*Aim of the task*
Please return the lines below verbatim, beginning at the one that has "Чӑвашла: Чӑваш сӑмахӗсен кӗнеки" and stopping after the one that has "Natan Gross bei", and add no other lines.

*Exercise materials*
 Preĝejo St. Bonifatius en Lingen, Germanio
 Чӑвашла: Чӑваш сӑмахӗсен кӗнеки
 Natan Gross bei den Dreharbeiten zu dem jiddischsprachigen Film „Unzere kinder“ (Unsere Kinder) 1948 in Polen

* * *

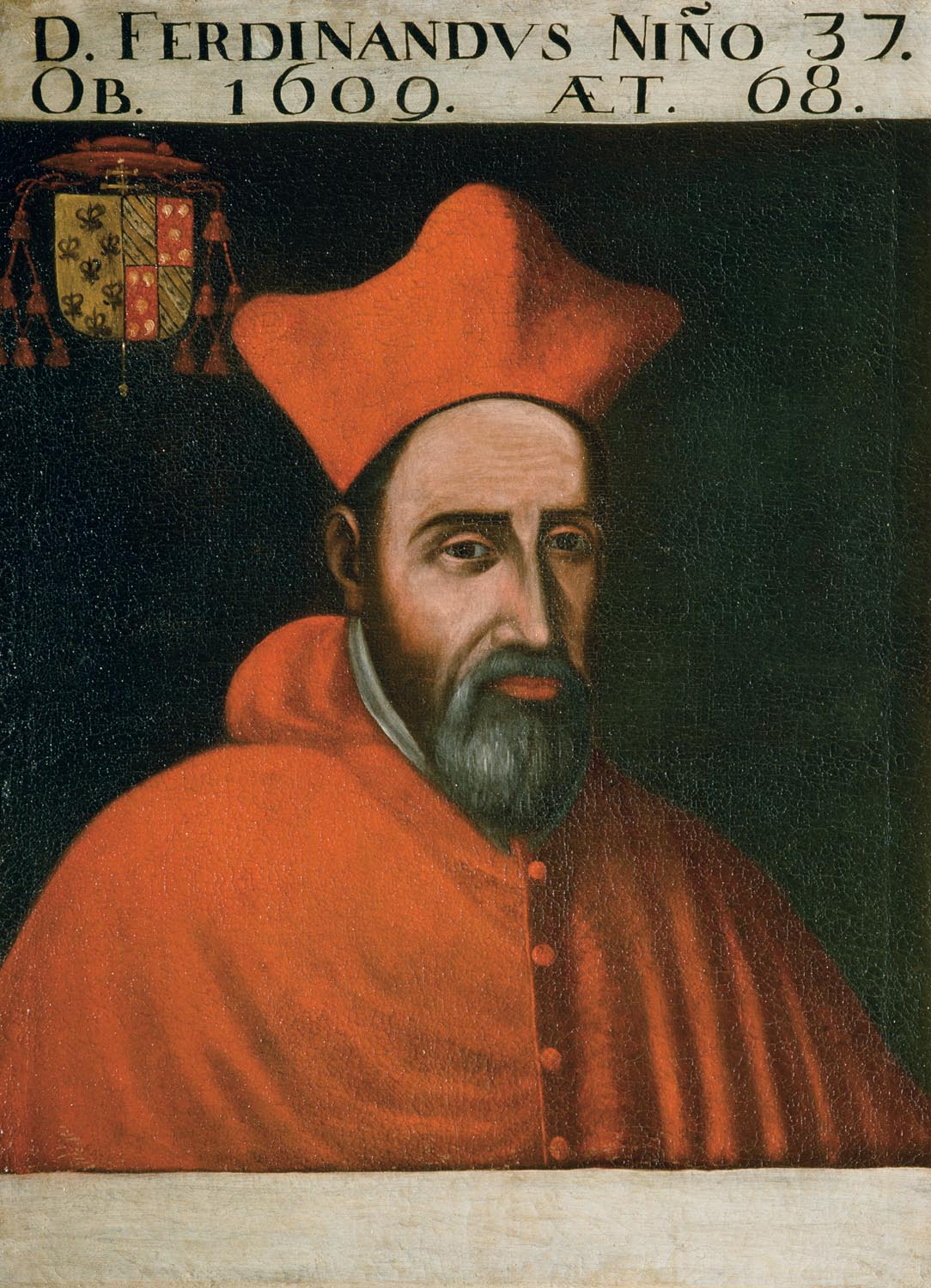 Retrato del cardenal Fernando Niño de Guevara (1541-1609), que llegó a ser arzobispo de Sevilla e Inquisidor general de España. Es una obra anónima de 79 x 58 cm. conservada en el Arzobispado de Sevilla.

*Task response*
 Чӑвашла: Чӑваш сӑмахӗсен кӗнеки
 Natan Gross bei den Dreharbeiten zu dem jiddischsprachigen Film „Unzere kinder“ (Unsere Kinder) 1948 in Polen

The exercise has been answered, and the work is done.